Today's bad news for consumer spending in the inflation numbers

03/15/2013 3:55 pm EST


Jim Jubak

Founder and Editor,

This morning’s U.S. inflation numbers are good news if you live in the alternative reality called the financial markets. However, if you live in the real world—you know the one where you buy things and have to make income and outgo match each month—the inflation news was remarkably bad.

The headline consumer price index climbed 0.7% in February. That’s the biggest jump in almost four years. It’s also a significant increase from January and December when headline inflation was flat. Economists had expected an increase of 0.5% for the month.

Core inflation, the number the Federal Reserve and financial markets watch, presented a much better picture. The core inflation rate, which excludes volatile food and energy costs, rose just 0.2% in February. That was actually a drop from the 0.3% increase in core inflation in January. The February core inflation number exactly matched expectations among economists surveyed by

Why the big difference in the headline and core inflation rates? Two guesses—food or energy—and the first guess doesn’t count.

It sure wasn’t the result of soaring food prices. Food prices rose just 0.1% in February.

So it must have been energy, right? Yep, energy prices climbed 5.4% in February (after falling for three consecutive months) on a huge 9.1% increase in gasoline prices.

In financial world all this is reasonably good news. The core inflation measures the Fed watches showed no signs that core inflation might be on the upswing or that inflation expectations might be rising. Nothing in these numbers to suggest that the Federal Reserve, scheduled to meet next week, should consider ending its monthly $85 billion program of quantitative easing early. That’s especially true because the most likely explanation for the increase in gasoline prices—soaring prices for the credits that U.S. refineries buy so they don’t have to blend quite so much corn-based ethanol into their gasoline—can be passed off as a short-term technical problem.

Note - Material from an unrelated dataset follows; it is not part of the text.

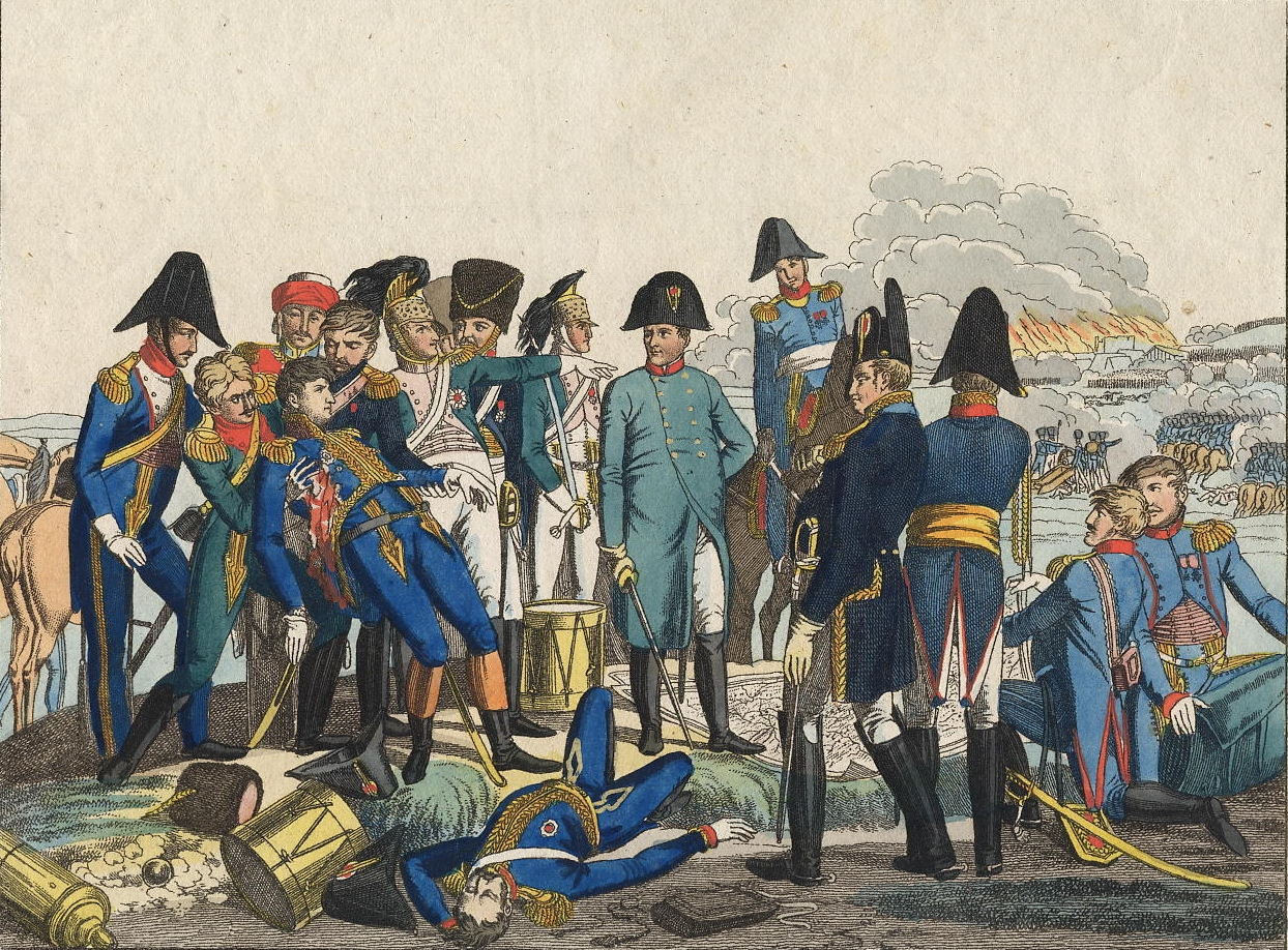 Napoleon und der tödlich verwundete Grossmarschall Duroc, Herzog von Friaul.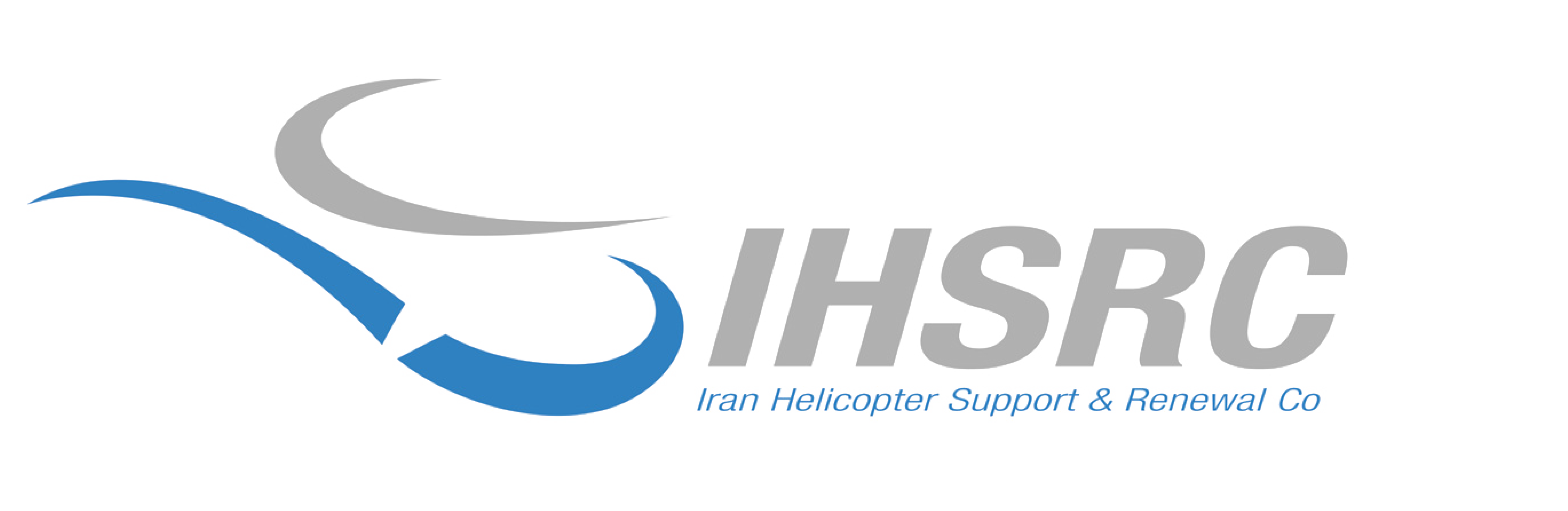 لوگوی جدید شرکت پشتیبانی و نوسازی هلیکوپترهای ایران

On the other hand, in the real world, these inflation numbers are bad news. Money spent on gasoline, even if not “real” money as far as the core inflation numbers are concerned, is money that does come out of consumers’ wallets. Money spent on gasoline is money not spent on groceries, electronics, home improvement projects and the like.

Combined with today’s unexpected fall in consumer sentiment from the University of Michigan survey—consumer sentiment fell to 71.8 in the March survey from 77.6 in February—today’s headline inflation number does raise real worries about the strength of consumer spending over the next few months.